Aussie households are vulnerable to rising global interest rates

By Michael Mata

Aussie households are vulnerable to rising global interest rates

Aussie homeowners should brace themselves for a tougher road ahead, with interest rates set to rise from historically low levels and property prices forecast to continue softening, according to Peter Costello, former Treasurer under the Howard government.

In a speech given on Tuesday at the Urban Development Institute of Australia (UDIA) National Congress in Melbourne, Costello highlighted how vulnerable Australia’s economy had become to rising global interest rates. 

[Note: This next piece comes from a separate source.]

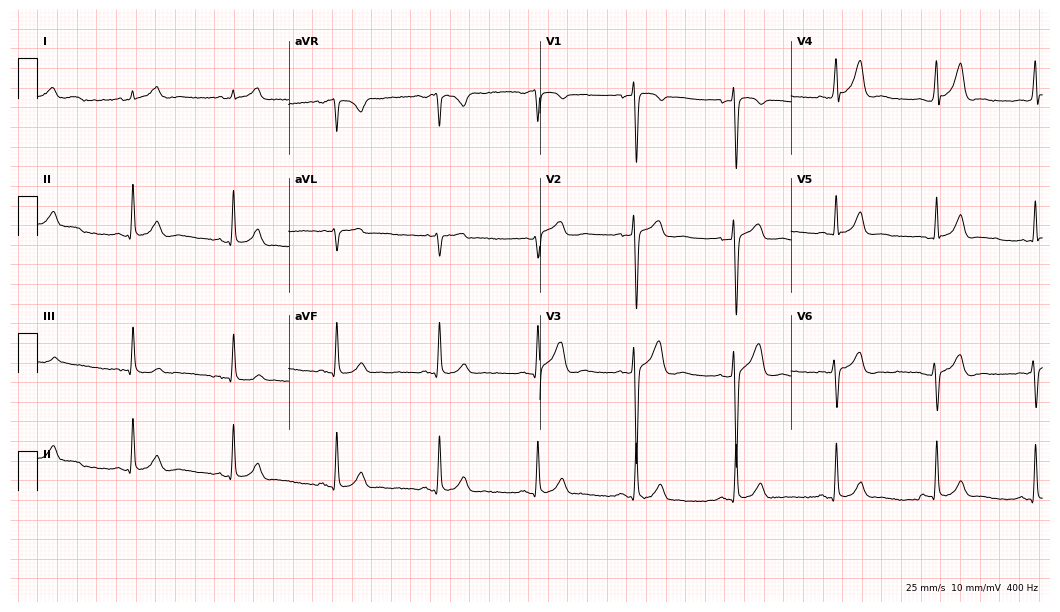
12-lead ECG from a 23-year-old male. No first-degree AV block, right bundle branch block (RBBB), left bundle branch block (LBBB), sinus bradycardia, atrial fibrillation (AF) or sinus tachycardia recorded for this tracing. Only these six findings were labelled.
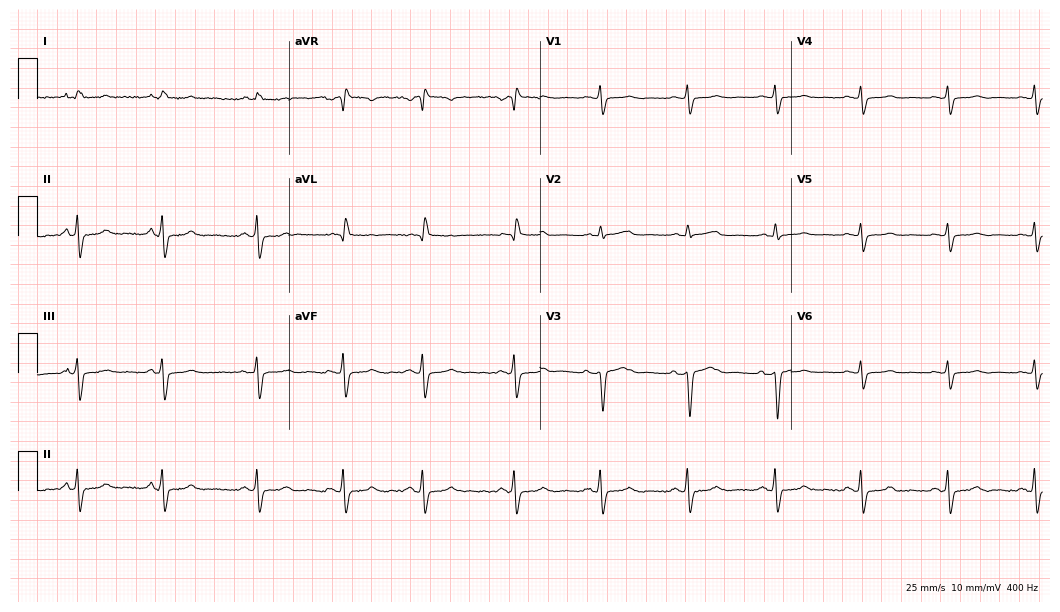
ECG (10.2-second recording at 400 Hz) — a 72-year-old man. Screened for six findings — first-degree AV block, right bundle branch block, left bundle branch block, sinus bradycardia, atrial fibrillation, sinus tachycardia — none is recorded.

“It’s going to be slow and it could be painful, and the question is will it be a hard landing or a soft landing, but it’s going to be a landing,” Costello said. “If money is more expensive, asset prices must fall.” 

Yesterday, the US Federal Reserve said it would raise its benchmark interest rate by 0.25% to a target range of 1.5% to 1.75%. This means the United States’ official monetary lever is now above the Reserve Bank of Australia’s record-low 1.5% cash rate. 

Costello, who is currently a member of the Board of Guardians of the Australian Government Future Fund, said he was amazed that some were surprised by the high debt shouldered by Australian households. It has risen to the equivalent of 120%, higher than any other country except Switzerland. 

“Of course [Australian households are indebted],” Costello said. “Because we made money so cheap. And we made money cheap because we wanted them to borrow, that was the whole idea … We wanted them to borrow so they’d get the economy moving.”

In the minutes of its most recent board meeting, the Reserve Bank said household debt levels “warranted careful monitoring” and “contributed to the uncertainty surrounding the outlook for consumption growth”.

Experts fear the latest series of rate hikes on home loans, out-of-cycle with the central bank’s, could be the first among many after Suncorp Bank said it would lift its owner-occupier mortgage rate by 0.05 percentage points to a standard rate of 5.6%.

David Carter, chief executive officer of banking and wealth at Suncorp, said the decision to boost rates was based on the rising costs of funding, the costs associated with regulatory changes, and US interest rate hikes. 

Suncorp said it would lift borrowing rates for interest-only loans by 0.12 percentage points, while those for property investors would rise by 0.08 percentage points.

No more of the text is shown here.